Explorations in Black Leadership

Co-Directed by Phyllis Leffler & Julian Bond

Career: United Negro College Fund

BOND: Now, then you go to work for the OEO for a brief period, and then, are a fellow at Harvard. And it strikes me -- and tell me if I'm right -- that this is a period in which you're about to make a big shift in life from what you described last night as the non-profit world to the for-profit world. So, very quickly about the Harvard experience -- this is prior to your announcing you're going to run for Congress and then withdrawing when the UNCF offer comes along.
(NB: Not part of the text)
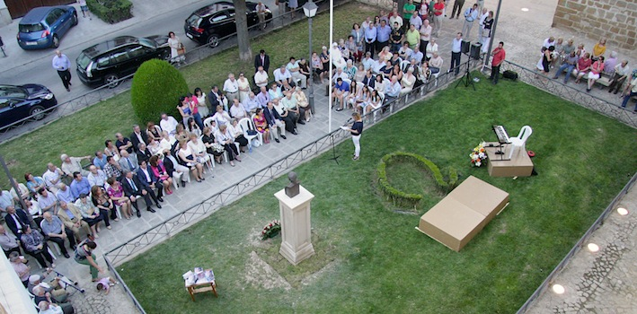 El dia de la inaguracion
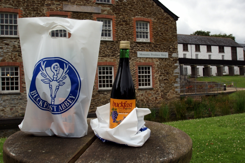 011 Buckfast Abbey

What are you thinking about your future while you've got this sort of respite at Harvard?

JORDAN: This was a time that you were in the legislature, that -- or maybe you'd been put out by then, but it was around that time when blacks were being elected to office. And anybody in a leadership position in the black community thought about it. I remember telling Charles Weltner, who was our Congressman in the 5th Congress District, that he could only have that seat for a short time that I wanted it, and so in 1969 I announced for it, because I thought at that time that that was something that I wanted to do. After I had announced that I was going to run, not in a formal announcement, but in a cocktail party when Jimmy Carter announced he was going to run for governor a second time.

And it was written about that I was seriously considering it. And then a week after that, I was offered the job as president, or executive director, of the United Negro College Fund. And it was at that point that I had to make a decision about my life, whether I wanted to stay in Atlanta, be a local politician, or whether I wanted to go and assert myself on this national platform. But my base would still be the South. It would be forty colleges and 40,000 black students in the South. And it was just clear to me that to go to New York to run the College Fund was what I should have done. And it was contrary to my notion that I would never leave the South because I love the South. And I never thought that I would leave Atlanta. But the opportunity to be head of the United Negro College Fund was so instantly appealing that I felt like I had no choice. I had a sick wife, I had a very young daughter. But I thought it was a challenge worth doing. Now, Whitney Young who was then the National Urban League, sent for me and said, "You come up here and talk to me." And he said, "Vernon, take this job. Come to New York." And he was -- he was not only encouraging me to do it, but he was enormously helpful to me once I got to New York.

BOND: Now I misspoke a moment ago. This is not a transition from the non-profit to the for-profit world, this is a continuation in the non-profit world. But back to Whitney Young and this experience. You describe in your book his saying that when he came, black New Yorkers didn't reach out to him, the political power and structure. And you describe it as kind of a Harlem-centered, clubhouse group of people. And he's determined that that won't happen to you.

JORDAN: Yes.

BOND: And there are figures who reach out to you and there had been previous figures who'd reached out to you. Very quickly, about Louie Martin who got you engaged in White House conference -- talk about Louie Martin and your relationship.

JORDAN: I think Louie Martin, who comes from Savannah, Georgia, is one of the great unsung heroes of black America who was never on the front page but always in the backroom. And when he worked for Lyndon Johnson, he was never in the picture. He was always pushing the black elected officials, the people who worked in the government, toward Lyndon Johnson from the back of the room. He was very helpful to me at the Voter Education Project when we needed the endorsement of the Democratic National Committee and the Republican National Committee. He was -- he was a huge resource because he understood the backroom of politics and he knew how to make the call and to get things done and he shared that. And he was never interested in a by-line, he was never interested in credit. Louie chaired the search committee to find a successor for Whitney Young. And I suspect that I would not have been Whitney Young's successor had not Louie been the chairman of that committee.